Derken, bir gün Jeremy’nin topallayarak ve sakat ayağını sürüyerek öğretmeninin masasına kadar gelip:
“Sizi seviyorum Bayan Miller” diye, tüm sınıfın duyabileceği şekilde bağırdığını gördü.
Bu söze diğer öğrenciler gülüştüler. Öğretmen Doris’in yüzü ise kıpkırmızı olmuştu:
“B-b-bu çok hoş Jeremy!” dedi, “A-ama şimdi sırana otur istersen, tamam mı?”
Günler öylece gelip geçti ve bahar geldi.
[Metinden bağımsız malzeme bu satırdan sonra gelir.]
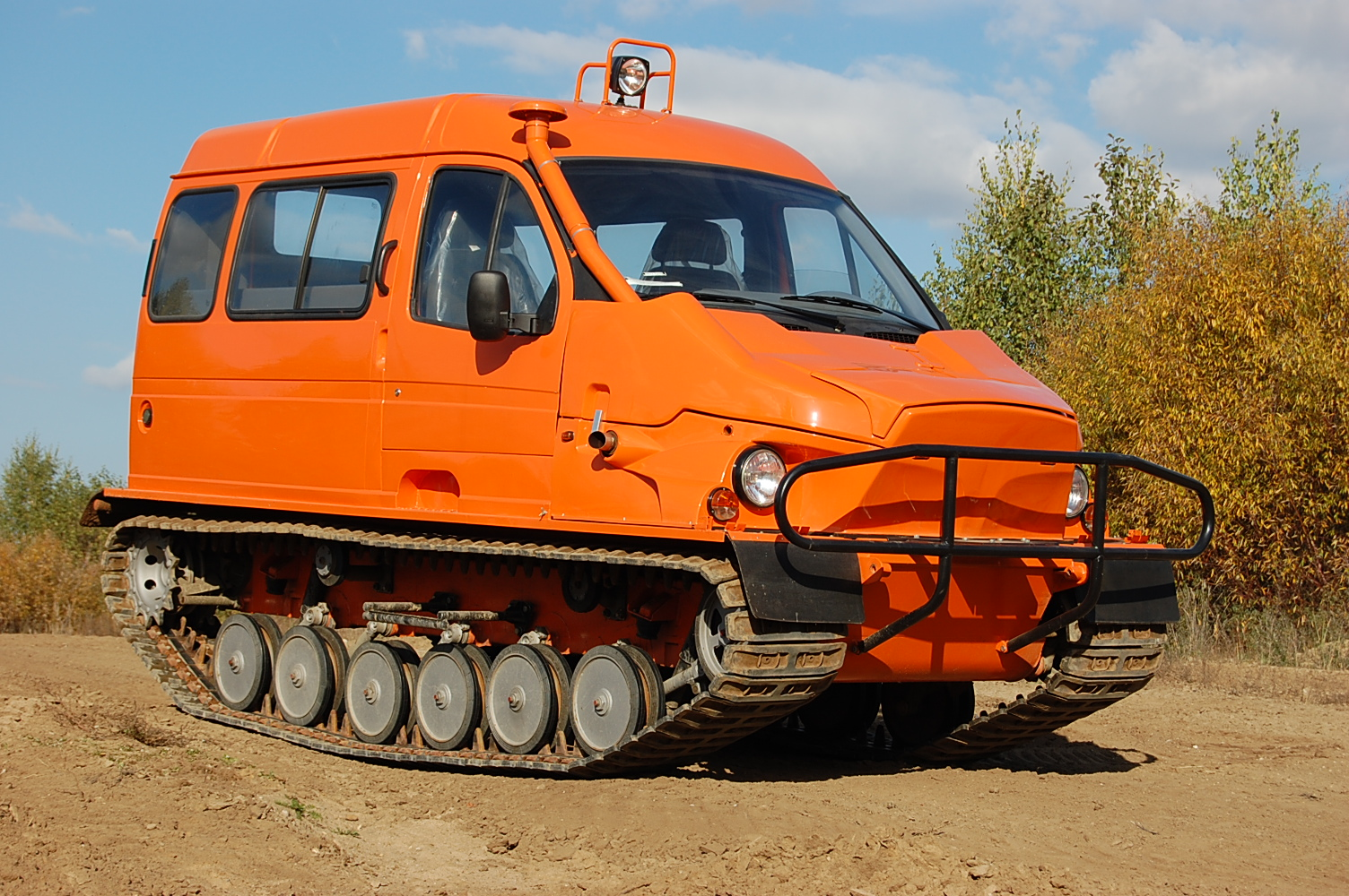 гусеничный снегоблотоход ГАЗ-3409 "Бобр", производства ЗАО "ЗЗГТ"

Hz. İsa’nın göğe yükselişinin kutlandığı bahar bayramına bir hafta kalmıştı ki, Doris onlara Hz. İsa hakkında bir öykü anlattı ve her öğrenciye birer plastik yumurta dağıtarak, yeni hayatı vurgulamak üzere şu ödevi verdi:
“Şimdi bunu eve götürmenizi ve yarın içine yeni hayatı simgeleyen birşey koymuş olarak geri getirmenizi istiyorum; anlaşıldı mı?”
Çocuklar:
“Evet Bayan Miller” diye bağırdılar.
Jeremy hariç.
Jeremy kulak kesilmiş, öğretmeni gözlerini bir an bile ondan ayırmadan dinliyordu. Her zaman çıkardığı sesleri bile çıkarmıyordu. Bayan Miller’ın Hz. İsa ve yeni hayat hakkında söylediklerini anlamamış mıydı yoksa? Ya verdiği ödevi? Herhalde, Jeremy’nin ailesini arayıp ödevi onlara anlatsa daha iyi olacaktı.
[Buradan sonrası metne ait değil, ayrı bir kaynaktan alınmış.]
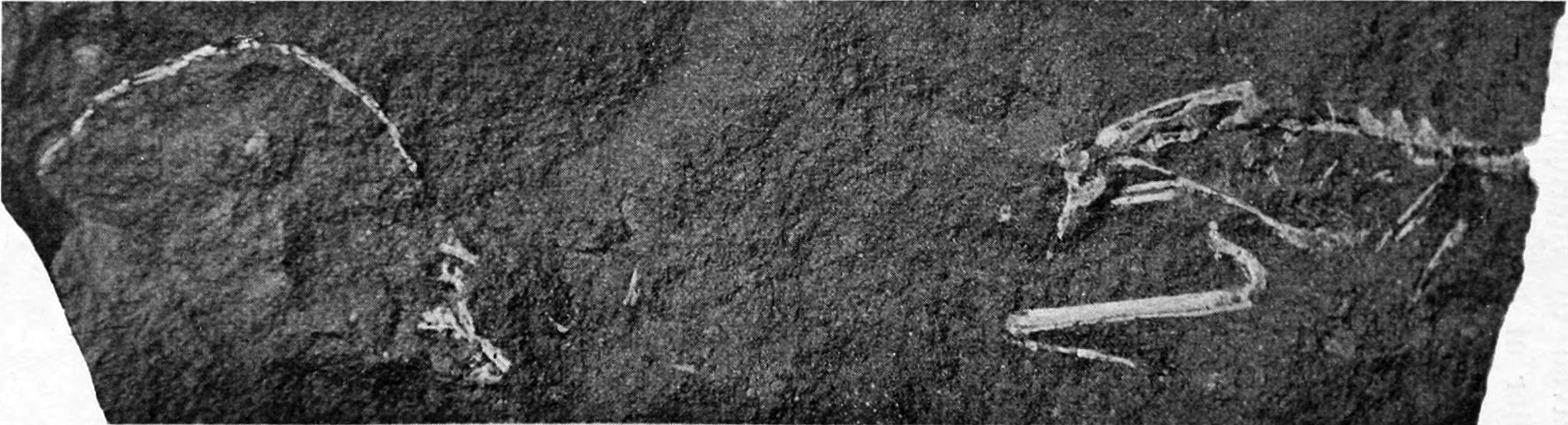 Podokesaurus holotype.

O akşam, Doris’in mutfak lavabosu tıkandı. Ev sahibini çağırdı ve bir saat boyunca onun tıkalı lavaboyu açmasını bekledi. Marketten yapacağı alışveriş bu yüzden gecikmişti. Döndüğünde ise, ütülenecek bir elbise ve ertesi güne hazırlanacak test bekliyordu kendisini. Bu telaş içinde, Jeremy’nin ailesine telefon etmeyi unuttu gitti.
Ertesi gün, Bayan Miller’ın sınıfındaki ondokuz öğrenci de okula gelmişti. Aralarında konuşup gülüşerek, getirdikleri yumurtaları öğretmenin masasına bıraktılar. Matematik dersi bittikten sonra, yumurtaları açma zamanı gelmişti. Birinci yumurtadan bir çiçek çıktı. Öğretmen Doris:
“Ooo, evet; bir çiçek gerçekten de yeni bir hayatın simgesidir” dedi. “Bitkiler topraktan çıktıklarında yeni bir hayat görürüz.”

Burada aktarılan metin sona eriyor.